How will we know when true gender equality is achieved in the British workplace? Perhaps there is an index running, even now, which measures gender equality with a range of key indicators. Equal pay at all levels of service delivery in the public sector would surely be one, as would equal numbers of women achieving promotions at work or being employed in positions appropriate to their qualifications, skills and training. Parity of representation in company boardrooms and among the nation’s chief executive officers would surely be another important indicator that, 40 years after the Sex Discrimination Act, this country is serious about treating women fairly and equally in the workplace.

Last week, in a perverse way, the Labour MP Helen Goodman provided another measure of the progress that has been made by working women in the UK. Goodman, the MP for Bishop Auckland in north-east England, suggested that women are now routinely promoted to top jobs in Whitehall that were beyond their competence and level of experience. Goodman said: “Someone very senior in the Foreign Office was saying that they were under pressure to appoint women as ambassadors. You can find that people are perfectly capable but sometimes they lack the experience or skills that you need to have. And you are not doing the organisation or [the women] themselves any favours by appointing them.”

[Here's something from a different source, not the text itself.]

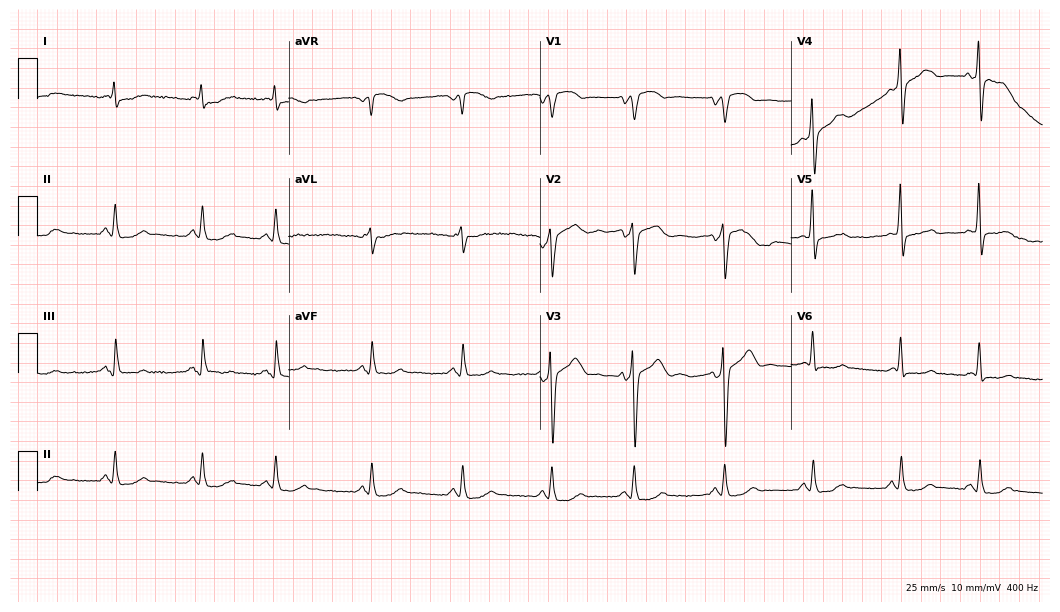
ECG (10.2-second recording at 400 Hz) — a male, 74 years old. Screened for six findings — first-degree AV block, right bundle branch block, left bundle branch block, sinus bradycardia, atrial fibrillation, sinus tachycardia — none is recorded.
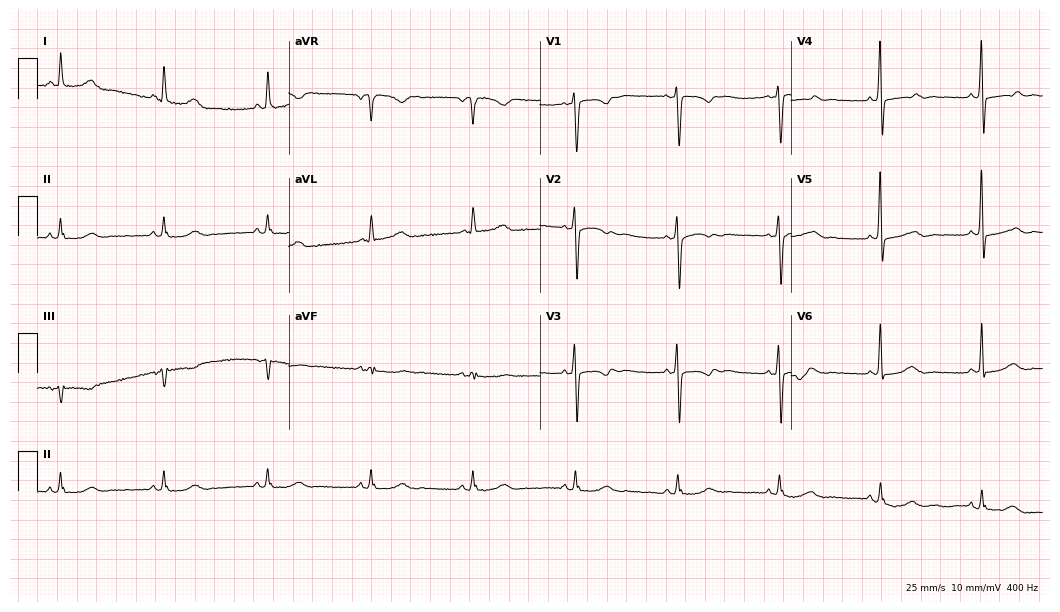
Resting 12-lead electrocardiogram. Patient: a female, 75 years old. None of these six findings is recorded: first-degree AV block, right bundle branch block, left bundle branch block, sinus bradycardia, atrial fibrillation, sinus tachycardia. Other findings, if any, are not listed.

If this is true, then it would be a landmark day in the quest for women to be treated equally in the workplace. That there may be some women operating at the highest level of the UK government who are not up to the job and have only been appointed because of their gender ought to be a cause for some celebration. For hundreds of years, the governments of this country and the biggest boardrooms have been awarding the best and most financially lucrative jobs to incompetent men.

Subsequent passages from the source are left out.